== Task directions ==
In the material below, print every line exactly and omit the pictures.

§ §

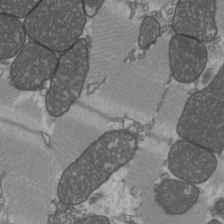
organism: C57BL Mouse
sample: Heart
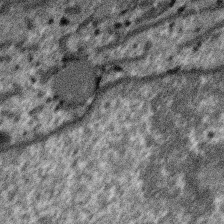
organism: Human
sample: Lung epithelial cells infected with SARS-CoV-2
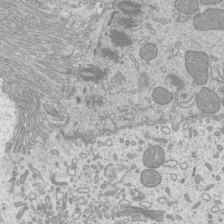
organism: Mouse
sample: Cilia; mouse epididymis
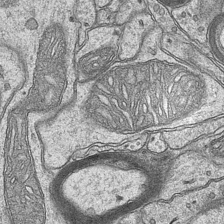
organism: Mouse
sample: CA1 Hippocampus
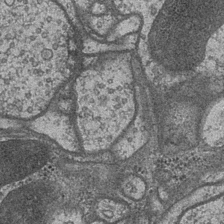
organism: Drosophila
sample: Optic medulla
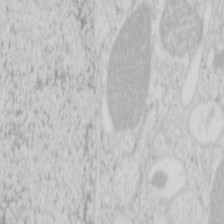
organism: Mouse
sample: Pancreas
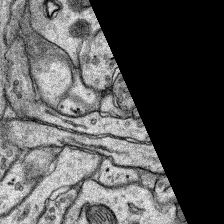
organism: Rat
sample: Hippocampus
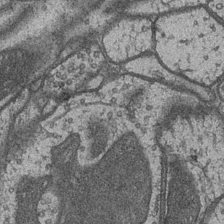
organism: Drosophila
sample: Optic medulla
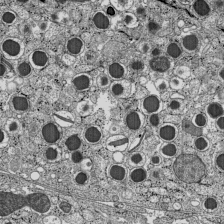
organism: C57BL Mouse
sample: Pancreatic islet
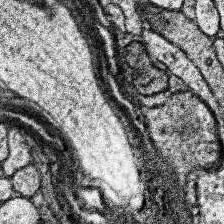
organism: Human
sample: Temporal Lobe
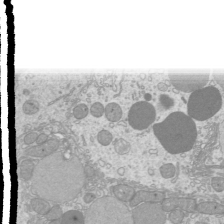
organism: Mouse
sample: Cilia; mouse epididymis
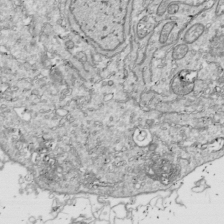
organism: Drosophila
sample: Cell division; meiosis; drosophila spermatocytes
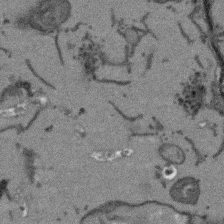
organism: Arabidopsis thaliana
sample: Root tip
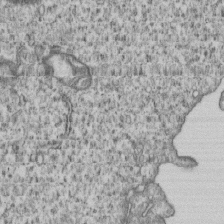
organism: Human
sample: MDA-MB-231 cells
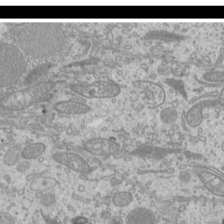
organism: Mouse
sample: Cilia; mouse epididymis
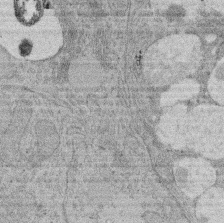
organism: Rat
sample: Salivary granule
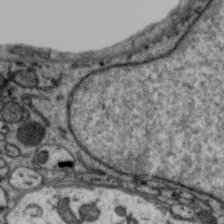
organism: Zebra finch
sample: Brain
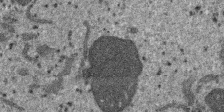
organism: Human
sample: Lung epithelial cells infected with SARS-CoV-2
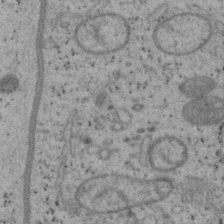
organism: Human
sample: HeLa cells
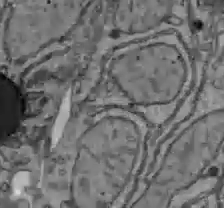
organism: C57BL Mouse
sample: Liver
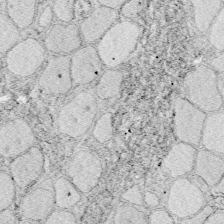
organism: Zebrafish
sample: Whole-Brain
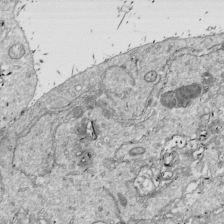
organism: Drosophila
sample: Cell division; meiosis; drosophila spermatocytes
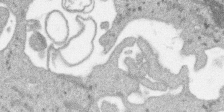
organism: Human
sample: Lung epithelial cells infected with SARS-CoV-2
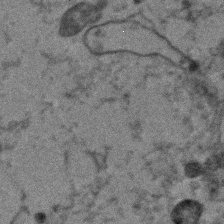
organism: Human
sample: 1205lu cells
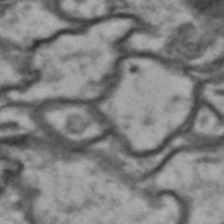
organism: Drosophila
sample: Brain
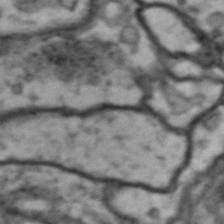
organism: Drosophila
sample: Brain
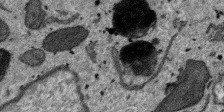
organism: Human
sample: Lung epithelial cells, uninfected (mock) control
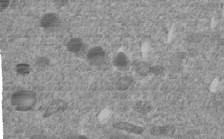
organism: C. elegans
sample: C. elegans embryo early stage
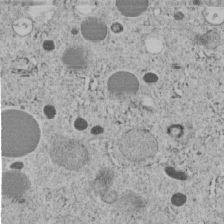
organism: C. elegans
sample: C. elegans embryo early stage
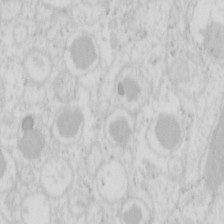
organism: Mouse
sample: Pancreas
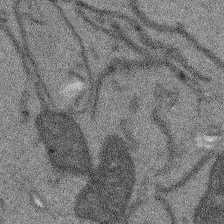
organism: Arabidopsis thaliana
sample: Root tip
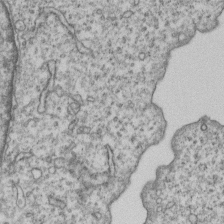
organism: Human
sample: MDA-MB-231 cells
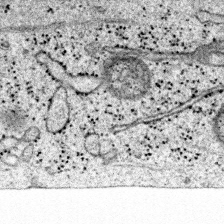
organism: Human
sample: HeLa cells
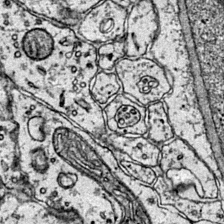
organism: Mouse
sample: Primary visual cortex
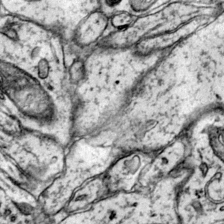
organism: Mouse
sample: Primary visual cortex
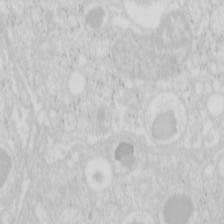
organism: Mouse
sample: Pancreas
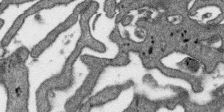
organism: Human
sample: Lung epithelial cells, uninfected (mock) control
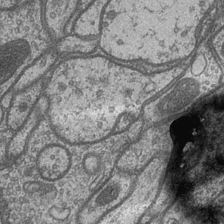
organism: Drosophila
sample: Optic medulla
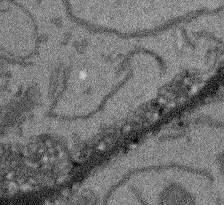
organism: Arabidopsis thaliana
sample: Root tip
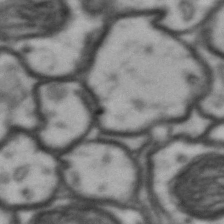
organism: Drosophila
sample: Brain
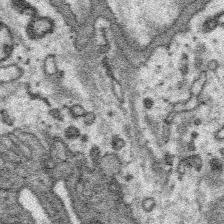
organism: Platynereis dumerilii
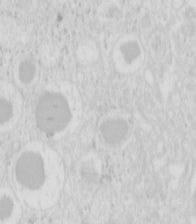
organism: Mouse
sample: Pancreas
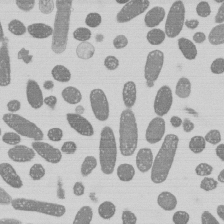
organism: E. coli
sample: Bacterial nucleoid
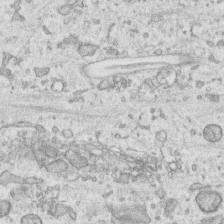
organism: Human
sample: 1205lu cells
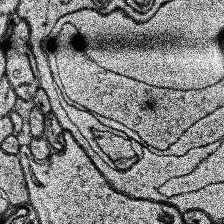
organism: Human
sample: Temporal Lobe
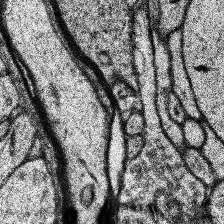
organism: Human
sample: Temporal Lobe
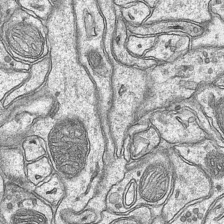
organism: Mouse
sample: CA1 Hippocampus
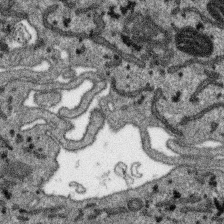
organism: Human
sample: Lung epithelial cells infected with SARS-CoV-2
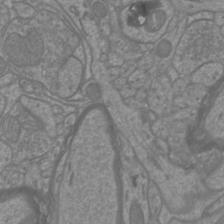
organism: Mouse
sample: Cortical neurons
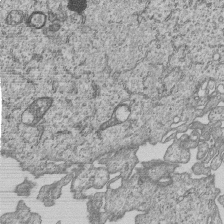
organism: Human
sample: MDA-MB-231 cells
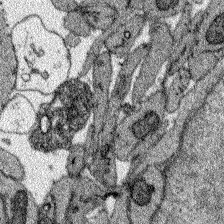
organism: Zebrafish
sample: Larval olfactory bulb
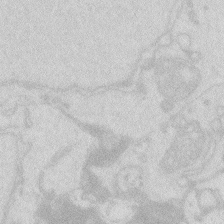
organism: Zebrafish
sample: Macrophage
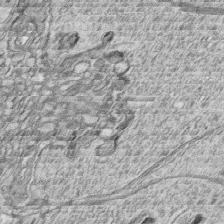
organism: Zebrafish
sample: synaptic ribbons in rod cells and cone cells
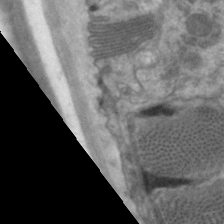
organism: C. elegans
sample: Pharynx
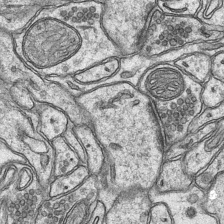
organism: Mouse
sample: CA1 Hippocampus
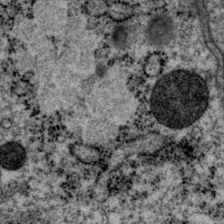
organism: P. pacificus
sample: Pharynx
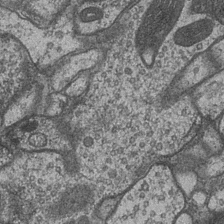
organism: Drosophila
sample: Optic medulla
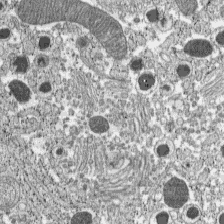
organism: C57BL Mouse
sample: Pancreatic islet
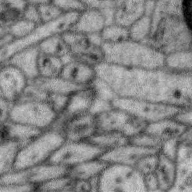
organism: Zebra finch
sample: Brain
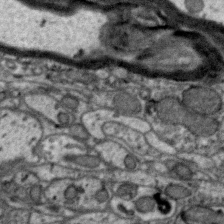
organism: Zebra finch
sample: Brain
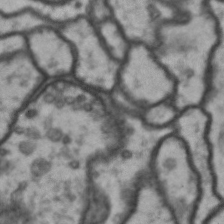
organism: Drosophila
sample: Brain
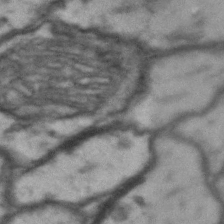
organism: Drosophila
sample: Brain
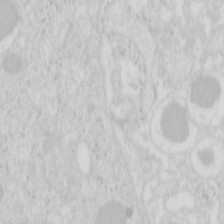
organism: Mouse
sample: Pancreas
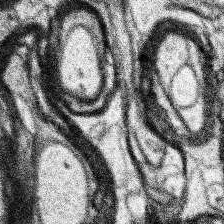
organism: Human
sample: Temporal Lobe
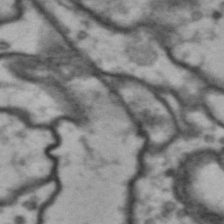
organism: Drosophila
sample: Brain
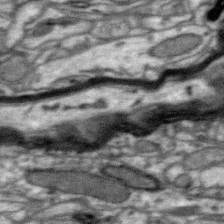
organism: Zebra finch
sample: Brain
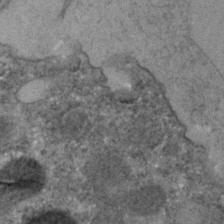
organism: C. elegans
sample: C. elegans embryo
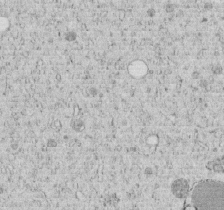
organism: C. elegans
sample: C. elegans embryo early stage
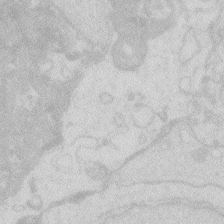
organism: Zebrafish
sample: Macrophage
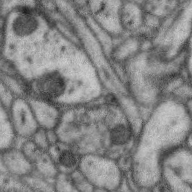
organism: Zebra finch
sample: Brain
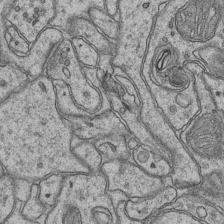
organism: Mouse
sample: CA1 Hippocampus
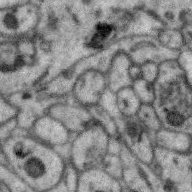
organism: Zebra finch
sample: Brain
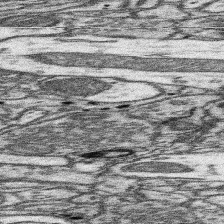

§ §

== Answer below ==
organism: C57BL Mouse
sample: Heart
organism: Human
sample: Lung epithelial cells infected with SARS-CoV-2
organism: Mouse
sample: Cilia; mouse epididymis
organism: Mouse
sample: CA1 Hippocampus
organism: Drosophila
sample: Optic medulla
organism: Mouse
sample: Pancreas
organism: Rat
sample: Hippocampus
organism: Drosophila
sample: Optic medulla
organism: C57BL Mouse
sample: Pancreatic islet
organism: Human
sample: Temporal Lobe
organism: Mouse
sample: Cilia; mouse epididymis
organism: Drosophila
sample: Cell division; meiosis; drosophila spermatocytes
organism: Arabidopsis thaliana
sample: Root tip
organism: Human
sample: MDA-MB-231 cells
organism: Mouse
sample: Cilia; mouse epididymis
organism: Rat
sample: Salivary granule
organism: Zebra finch
sample: Brain
organism: Human
sample: Lung epithelial cells infected with SARS-CoV-2
organism: Human
sample: HeLa cells
organism: C57BL Mouse
sample: Liver
organism: Zebrafish
sample: Whole-Brain
organism: Drosophila
sample: Cell division; meiosis; drosophila spermatocytes
organism: Human
sample: Lung epithelial cells infected with SARS-CoV-2
organism: Human
sample: 1205lu cells
organism: Drosophila
sample: Brain
organism: Drosophila
sample: Brain
organism: Human
sample: Lung epithelial cells, uninfected (mock) control
organism: C. elegans
sample: C. elegans embryo early stage
organism: C. elegans
sample: C. elegans embryo early stage
organism: Mouse
sample: Pancreas
organism: Arabidopsis thaliana
sample: Root tip
organism: Human
sample: MDA-MB-231 cells
organism: Human
sample: HeLa cells
organism: Mouse
sample: Primary visual cortex
organism: Mouse
sample: Primary visual cortex
organism: Mouse
sample: Pancreas
organism: Human
sample: Lung epithelial cells, uninfected (mock) control
organism: Drosophila
sample: Optic medulla
organism: Arabidopsis thaliana
sample: Root tip
organism: Drosophila
sample: Brain
organism: Platynereis dumerilii
organism: Mouse
sample: Pancreas
organism: E. coli
sample: Bacterial nucleoid
organism: Human
sample: 1205lu cells
organism: Human
sample: Temporal Lobe
organism: Human
sample: Temporal Lobe
organism: Mouse
sample: CA1 Hippocampus
organism: Human
sample: Lung epithelial cells infected with SARS-CoV-2
organism: Mouse
sample: Cortical neurons
organism: Human
sample: MDA-MB-231 cells
organism: Zebrafish
sample: Larval olfactory bulb
organism: Zebrafish
sample: Macrophage
organism: Zebrafish
sample: synaptic ribbons in rod cells and cone cells
organism: C. elegans
sample: Pharynx
organism: Mouse
sample: CA1 Hippocampus
organism: P. pacificus
sample: Pharynx
organism: Drosophila
sample: Optic medulla
organism: C57BL Mouse
sample: Pancreatic islet
organism: Zebra finch
sample: Brain
organism: Zebra finch
sample: Brain
organism: Drosophila
sample: Brain
organism: Drosophila
sample: Brain
organism: Mouse
sample: Pancreas
organism: Human
sample: Temporal Lobe
organism: Drosophila
sample: Brain
organism: Zebra finch
sample: Brain
organism: C. elegans
sample: C. elegans embryo
organism: C. elegans
sample: C. elegans embryo early stage
organism: Zebrafish
sample: Macrophage
organism: Zebra finch
sample: Brain
organism: Mouse
sample: CA1 Hippocampus
organism: Zebra finch
sample: Brain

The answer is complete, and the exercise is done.